Always worth  remembering that the bodies of the Great War dead at land, sea and air were not always found-and how important local war memorials. plaques, national memorials such as the Naval Memorial at Chatham became. Again there seems some discrepancy in figures of the number of bodies found of those who served on HMS Vanguard, ranging from one to seventeen.

 Poetry, quite frequently published in newspapers and magazines, helped form a culture of mourning. 

From a poem by David Horne that first appeared in From the Chatham News, 24 July 1917, with kind permission  of Jonathan Saunders and originally published on line

                                                         HMS Vanguard 

                                                                    " Stand still! Stand Still! Ye leaping waves 
And mourn along with me
For a gallant ship has crossed the bar
Of the great eternal sea:
A flash, a roar, a blood red flame,
Then a huge overwhelming cloud,
And a thousand soles (sic)  are wrapped within
The ocean's winding shroud.

Ten thousand doors do ever lead
To death upon the deep:
Sometimes they open silently
Sometimes our hearts do creep
When a blinding flash, and a deafening crash
Sends a good ship to her doom
And her gallant crew are hid from view
Within a watery tomb.........."

Thursday 12 June 2014

Cicely Fox Smith -Commemoration


Delighted to hear that the life and work of  Cicely -Fox Smith (1882-1954)  is going to be commemorated at Bow, Devon, on 21st June 2014.  More details from ;
Celebrating Cicely

 An extensive prose writer and poet, a huge body of her work concerns themes relating to the Sea, and war at sea.  Her poem 'Home Lads Home' , written around 1916, was set to music about twenty years ago and performed in British folk clubs. Her poem 'North Sea Ground' about Grimsby during the Great War was set to music by classical composer  E.J. Moeran .

A favourite of mine is  'Stormy Dusk',which appears in her anthology 'The Naval Crown-Ballads and Songs of the War' (1919). This anthology contains poems that originally appeared in 'Punch', 'The Spectator' , 'Daily Chronicle', 'Sphere' and 'Country Life', making one realise what a potentially large readership her work had.

The first few lines are quite ominous, but overall there's not the graphic depiction of war of say Rosenberg, Owen, Gurney, or the satire of Sassoon, or triumphalism of Jessie Pope, just a simple prayer for the safety for the men at sea and for victory. A reminder that war poetry could be quite under-stated at times.

Stormy Dusk
To-night the dark came stormy down,
The sun went red to rest;
And fleets of clouds like battleships
Filled all the burning West.
The wind was rising to a gale,
It howled in hedge and tree . . .
And it's cold, bitter cold,
Where our sailormen must be,
Oh, it's bitter cold this night
In the wild North Sea!

To-night I heard the church clock strike
Across the gusts of storm . . .
And I thought how go the hours at sea
While we are sheltered warm . . .
I prayed God guard our ships at sea
And keep them from all harm . . .
And guide them through the pitch-black tides
Where the drifting death may be,
And give them soon a safe return
And a fruitful victory . . .
And Christ our Lord who walked of old
On waves of Galilee,
Be near our men this night
In the wild North Sea!
There is an online version of   The Naval Crown
Wish to thank various pals from the Great War Forum, particularly Sea Jane, for their help. 

Wednesday 4 June 2014

Kipling-The Verdicts

                   Will  the Battle of Jutland/Skagerrakschlacht be                         Remembered ?
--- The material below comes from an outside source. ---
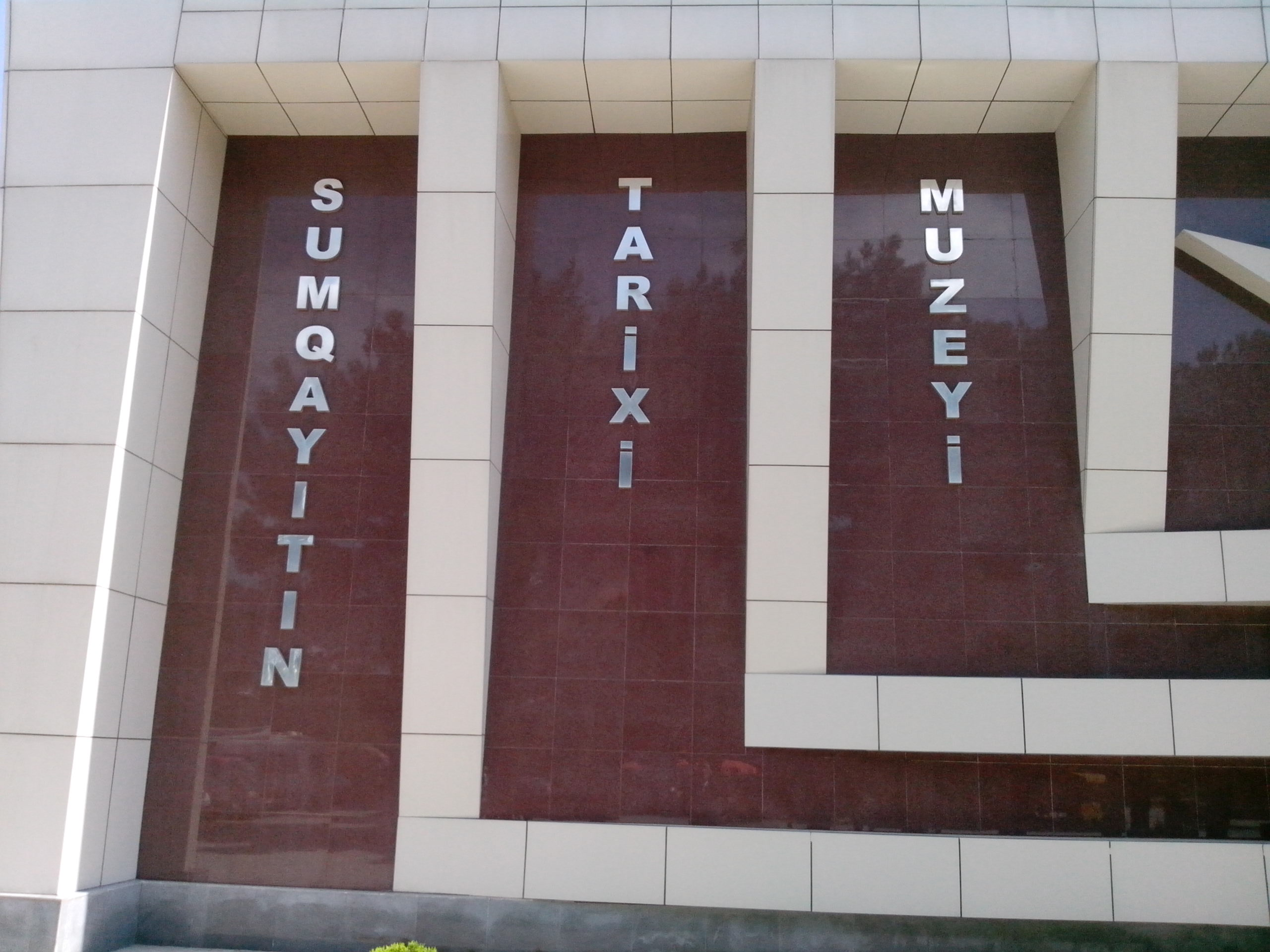 Sumqayıtın Tarixi Muzeyi

                                                              Portrait of Kipling courtesy of the National Portrait Gallery -London 

                      'On the afternoon of Wednesday 31st May a naval engagement took place off the coast of                    
                      Jutland. The British ships on which the brunt of the fighting fell were the Battlecriuser Fleet                                                         supported by four fast battleships.'    Admiralty communique of  2nd June 1916

 The 98th anniversary of the Battle of Jutland/Skagerrakschlacht has just passed without much attention. The much anticipated clash between Britain and German fleets took place on 31st May 1916 and regarded as a 'draw': British losses of ships and men were higher but realistically Britain still retained control of the seas and still was able to impose its naval blockade against Germany.

If Britain had lost the battle, and control of the seas, then the outcome of the Great War would have been different. In 'Jutland 1916 -death in the grey wastes' Nigel Steel & Peter Hart' (2003) , the back cover 'blurb'  (looking at the 2004 paperback edition) announces that these authors want the battle to
return to its rightful place alongside the Somme and Passchendaele as one of the key episodes of the Great War.I am intrigued by the idea of return , the implication that Jutland somehow was once considered as a key episode  but somehow slipped from view.  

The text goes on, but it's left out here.